Feitelijke constatering twee: als jezelf, je ouders of grootouders van elders naar Nederland gekomen zijn, dan heb je niet dezelfde mogelijkheden als iemand bij wie dat wel het geval is. Als nieuwkomer mis ontbreekt het je aan kennis van de samenleving waar te naartoe migreert. Maar belangrijker dan het ontbreken van die kennis is het ontbreken van kennissen. Je mist een netwerk waardoor het zeer lastig wordt om een plek te vinden die bij je capaciteiten past. Dat laatste heb ik in een eerdere prikker ‘nieuwkomers nadeel’ genoemd. Het gebrek aan kennis is daarbij makkelijker op te lossen dan het gebrek aan die kennissen. Het ‘opklimmen in de rangen’ na migratie kost meerdere generaties tijd

Dan de vierde feitelijke constatering het feit dat Nederland koloniën had. Een feit dat niet is te ontkennen. Het woord kolonie kent een oud Griekse geschiedenis. Werd het te druk in een stad of gebied, dan trok een deel van de inwoners weg naar een leeg stuk land en stichtte daar een onafhankelijke ‘zusterstad’. Als er tegenwoordig over koloniaal verleden wordt gesproken, dan wordt vooral de periode na 1500 waarin Europa economisch en militair de wereld steeds meer ging overheersen[1]. Het streven naar een zo groot mogelijk rijk, was echter niets nieuws.

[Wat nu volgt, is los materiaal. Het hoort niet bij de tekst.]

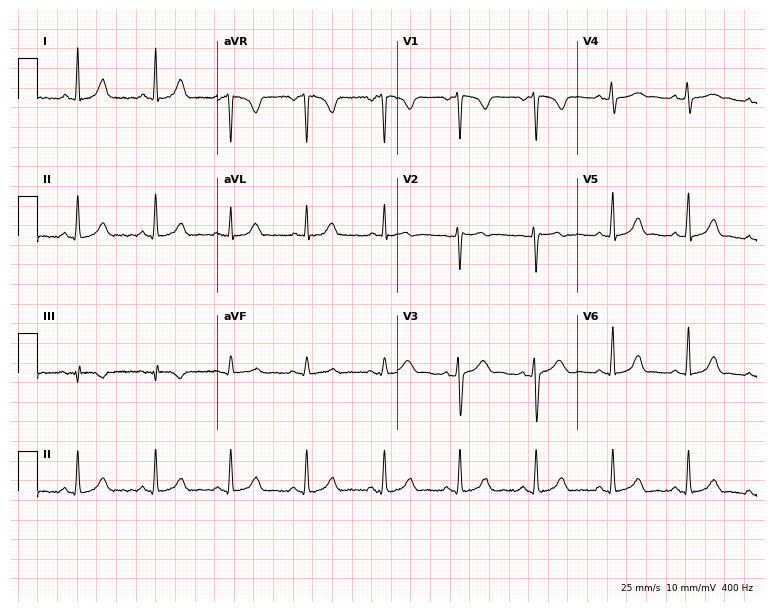
12-lead ECG from a 35-year-old woman. Recorded interpretation: within normal limits.

Het enige nieuwe eraan was dat het op wereldschaal gebeurde. De diverse Chinese dynastieën, de Perzen, het Egypte van de farao’s, de Romein, de Magadha, de Olmeken, Inca’s, Azteken, het Islamitische rijk, de Mongoolse horden, allemaal streefden ze naar ‘werelddominantie’ in de hun bekende wereld. Dat Mongoolse rijk wordt qua omvang in de geschiedenis trouwens alleen overtroffen door het Britse Rijk. Tot de Russische inval in Oekraïne waren velen ervan overtuigd dat het veroveren van gebieden tot het verleden behoorde. Wat niet wil zeggen dat het streven naar ‘werelddominantie’ en als je die hebt het behoud ervan, tot het verleden behoort.

Als vijfde het feit dat slavernij is eeuwenlang een algemeen aanvaard maatschappelijk gebruik was. Wat hierbij onder invloed van het christendom en de islam ook geleidelijk algemeen gebruik werd, was dat je geloofsgenoten niet tot slaaf mocht maken. Algemeen aanvaard maar niet door iedereen. Vanaf het midden van de achttiende en versneld in de negentiende eeuw komt daar verandering in. Een bijzondere periode in de West-Europese geschiedenis. Bijzonder omdat heel veel zaken die tot de mores in vroeger eeuwen behoorden, ter discussie werden gesteld. Het is de periode dat Adam Smith zijn Theory of Moral Sentiment waarin hij de emoties en hoe die zich tot elkaar verhouden onderzocht en het beroemdste The Wealth of Nations waarin hij de economische ontwikkeling beschrijft. Met daarin de beroemde passage van de onzichtbare hand. De tijd waarin Immanuel Kant zijn drie ‘kritieken’ schreef[2] en Zum ewigen Frieden. Het tijdperk van de Verlichting, door diezelfde Kant omschreven als: “het uittreden van de mens uit zijn onmondigheid waaraan hij zelf schuldig is. Onmondigheid is het onvermogen gebruik te maken van zijn verstand zonder leiding van een ander. Aan deze onmondigheid is men zelf schuldig wanneer de oorzaak ervan niet ligt in gebrek aan verstand maar ligt in het gebrek aan beslissing en moed het verstand te gebruiken zonder leiding van een ander. ‘Sapere aude!’: ‘Heb de moed te weten’ (d.i. gebruik te maken van uw eigen verstand), is derhalve het devies van de Verlichting’.[3] De leiding van de ander waar de mens het zonder zou moeten doen, betrof vooral de religieuze dogma’s.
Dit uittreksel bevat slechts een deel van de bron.